Cornell University, Ithaca, NY 14850, USA.
Sci Adv. 2019 Aug 28;5(8):eaax0754. doi: 10.1126/sciadv.aax0754. eCollection 2019 Aug.
"Culture wars" involve the puzzling alignment of partisan identity with disparate policy positions, lifestyle choices, and personal morality. Explanations point to ideological divisions, core values, moral emotions, and cognitive hardwiring. Two "multiple worlds" experiments ( = 4581) tested an alternative explanation based on the sensitivity of opinion cascades to the initial conditions. Consistent with recent studies, partisan divisions in the influence condition were much larger than in the control group (without influence). The surprise is that bigger divisions indicate less predictability. Emergent positions adopted by Republicans and opposed by Democrats in one experimental "world" had the opposite outcome in other parallel worlds. The unpredictability suggests that what appear to be deep-rooted partisan divisions in our own world may have arisen through a tipping process that might just as easily have tipped the other way. Public awareness of this counter-intuitive possibility has the potential to encourage greater tolerance for opposing opinions.

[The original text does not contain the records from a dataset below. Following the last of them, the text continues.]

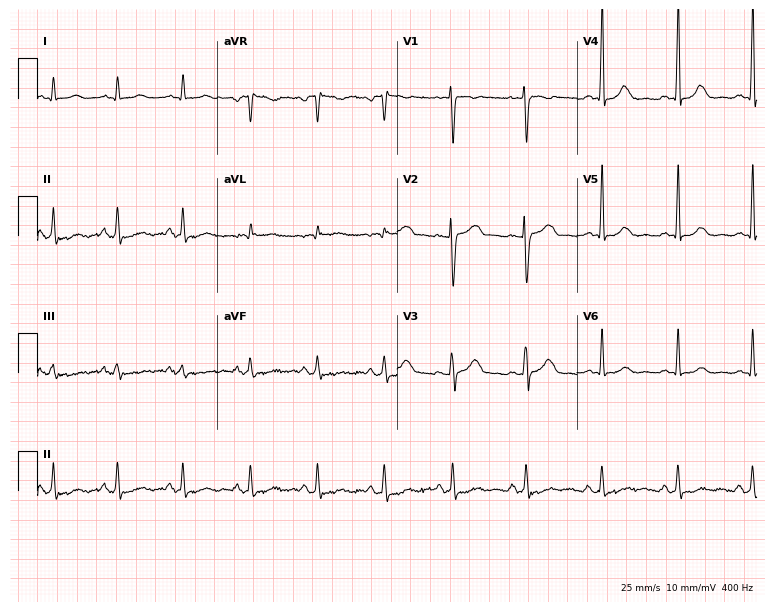
Electrocardiogram (7.3-second recording at 400 Hz), a 30-year-old woman. Of the six screened findings (first-degree AV block, right bundle branch block (RBBB), left bundle branch block (LBBB), sinus bradycardia, atrial fibrillation (AF), sinus tachycardia), none is recorded. Findings outside these six are not listed.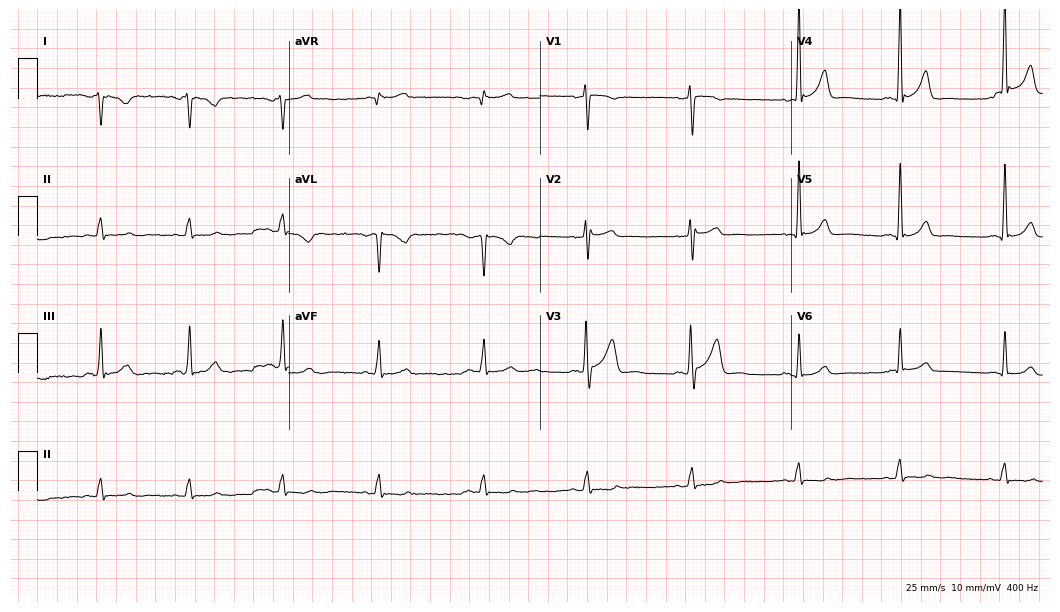
ECG (10.2-second recording at 400 Hz) — a 38-year-old male. Screened for six findings — first-degree AV block, right bundle branch block (RBBB), left bundle branch block (LBBB), sinus bradycardia, atrial fibrillation (AF), sinus tachycardia — none is recorded.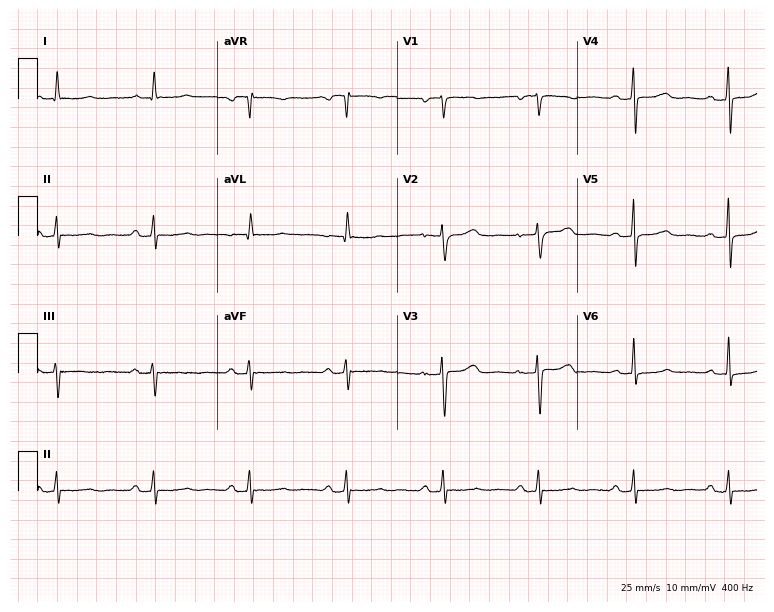
12-lead ECG from a woman, 69 years old. Recorded interpretation: within normal limits.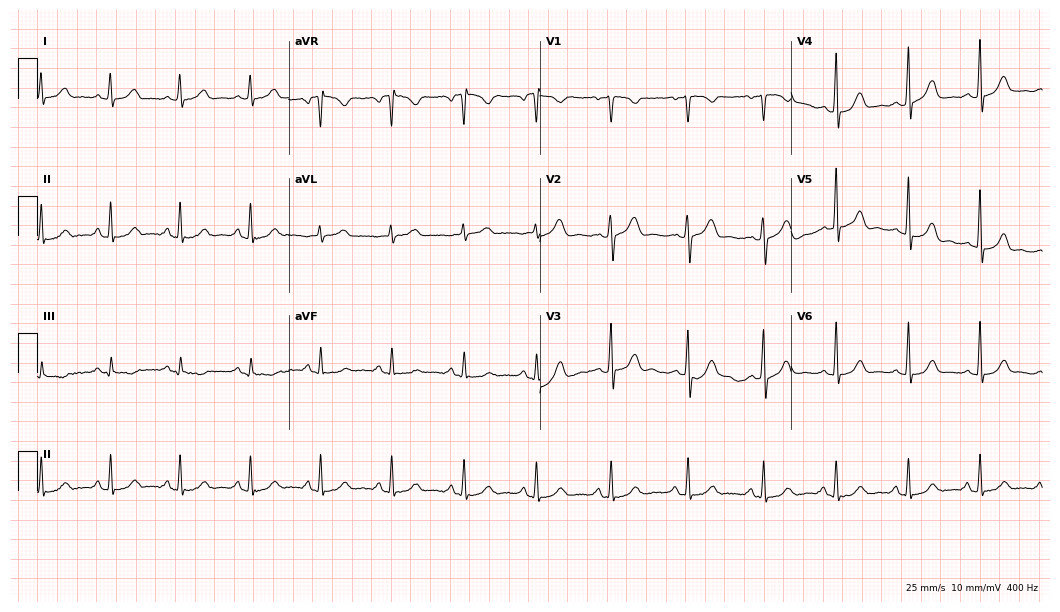
12-lead ECG from a woman, 34 years old. Labelled as a normal ECG.

“文化战争”涉及党派身份与不同政策立场、生活方式选择和个人道德之间令人费解的一致。解释指向意识形态分歧、核心价值观、道德情感和认知硬件。两个“多个世界”实验(=4581)基于意见级联对初始条件的敏感性,测试了一个替代解释。与最近的研究一致,影响条件下的党派分歧比对照组(没有影响)大得多。令人惊讶的是,更大的分歧表明可预测性更低。在一个实验“世界”中共和党人采用并遭到民主党人反对的新兴立场在其他平行世界中则相反。这种不可预测性表明,在我们自己的世界中看似根深蒂固的党派分歧可能是通过一个 tipping 过程产生的,而这个 tipping 过程也可能很容易向另一个方向倾斜。公众对这种违反直觉的可能性的认识有可能鼓励人们对相反的意见持更大的宽容态度。